Unnamed: 0,features,feature_importances
8,kmeans,0.595309
4,smoker_yes,0.299829
0,age,0.076011
1,bmi,0.020054
2,children,0.004965
6,region_southeast,0.001363
3,sex_male,0.00111
5,region_northwest,0.00083
7,region_southwest,0.000527


In [30]:
fig, ax = plt.subplots(figsize = (10,10))
sns.barplot(
    y = fi_df['feature_importances'],
    x = fi_df['features'],
    ax = ax
)
ax.bar_label(container=ax.containers[0], labels = fi_df['feature_importances'].round(4), size = 10)
plt.xticks(rotation = 45, ha = 'right')
ax.set_title('Learned Feature Importances From \nFitted Random Forest Regressor', fontsize = 25)
ax.set_ylabel('Importance', fontsize = 20)
ax.set_xlabel('Feature', fontsize = 20)
ax.tick_params(axis = 'both', which = 'major', labelsize = 15)
plt.tight_layout()
plt.savefig('f_imp_w_kmeans.png')
plt.show()

<IPython.core.display.Javascript object>

In [31]:
y_pred = best_rfr.predict(X_test)
plt.figure(figsize = (10,10))
plt.scatter(y_test, y_pred)
plt.ylabel('Predicted Charges (USD)', fontsize = 20)
plt.xlabel('Actual Charges (USD)', fontsize = 20)
plt.title('Random Forest Regression Predicted Charges\nCompared to Actual Charges', fontsize = 25)
plt.xticks(fontsize = 15)
plt.yticks(fontsize = 15)
plt.savefig('rfr_y_results_w_kmeans.png')
plt.show()

<IPython.core.display.Javascript object>

While the Kmeans clustering does not do a perfect job of clusting the age and bmi vs. charges data, it improved my regressor significantly. With and and R$^2$ of 0.96 on the testing set, this model is about as accurate as it can get.

## 5 Conclusions

In this project, a simulated medical insurance dataset was analyzed and used to develop a predictive model. Upon initial inspection, the data was found to be clean and tidy, with one hot encoding being the only feature manipulation required prior to model deployment. Of the six predictor features (age, bmi, sex, smoker status and region), age, bmi and smoker status were found to be the most influential on the outcome feature of charges paid. 
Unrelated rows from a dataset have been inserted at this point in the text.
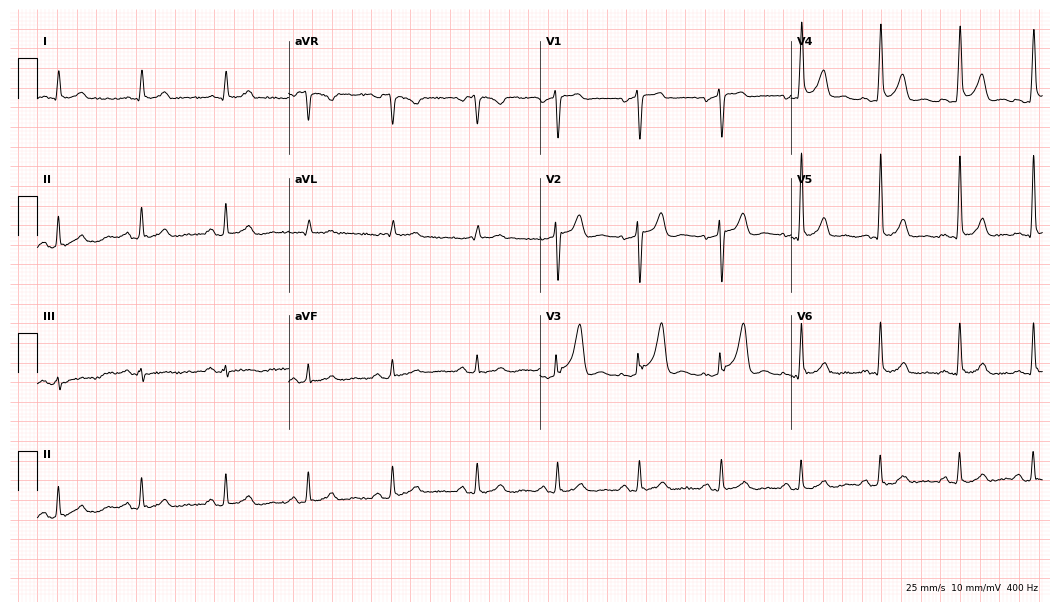
12-lead ECG (10.2-second recording at 400 Hz) from a man, 30 years old. Screened for six findings — first-degree AV block, right bundle branch block (RBBB), left bundle branch block (LBBB), sinus bradycardia, atrial fibrillation (AF), sinus tachycardia — none is recorded. Only these six findings were labelled.
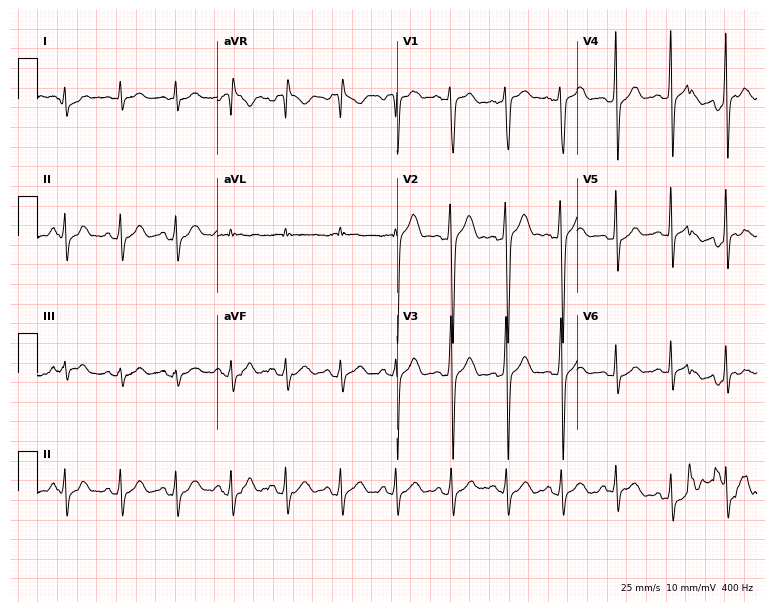
Resting 12-lead electrocardiogram. Patient: a 17-year-old male. The tracing shows sinus tachycardia (a sinus rate of 100 beats per minute or more).
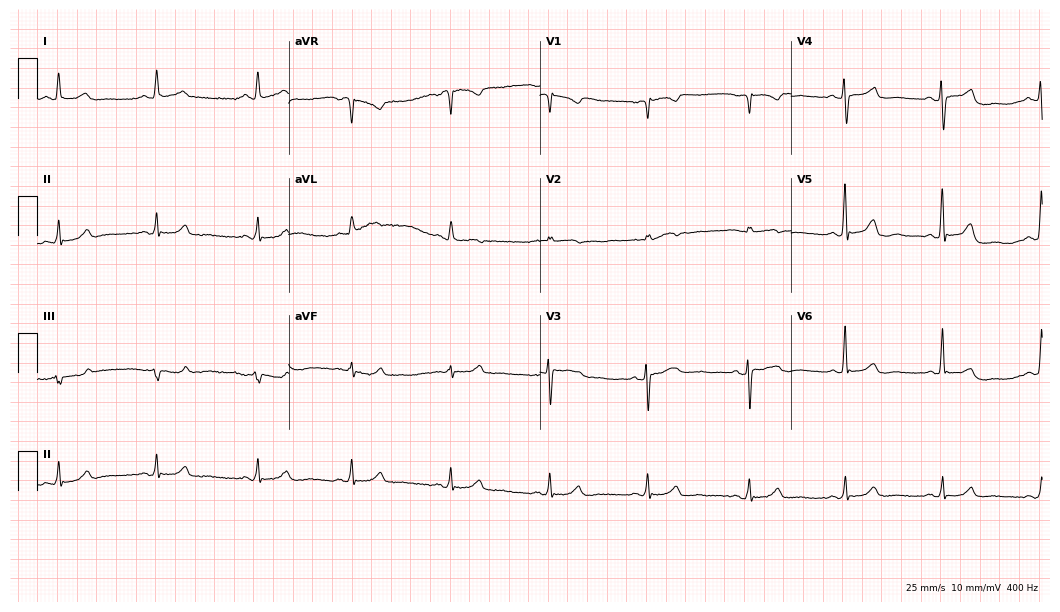
Standard 12-lead ECG recorded from a woman, 72 years old. Read as a normal ECG.

A first attempt at training a Support Vector regressor resulted in a model completely incapable of predicting the training data and test data. A random forest regressor was found to be more appropriate. Using a five-fold cross-validation grid search resulted in an optimal random forest regressor with a max depth of 4. This regressor produced predicted insurances costs with a correlation coefficient of R$^2$ = 0.86 when compared to the test set outcomes. The model was then improved by added learned KMeans clustering labels to the dataset. The new max depth was found to be 5 and corresponded to an R$^2$ of 0.96.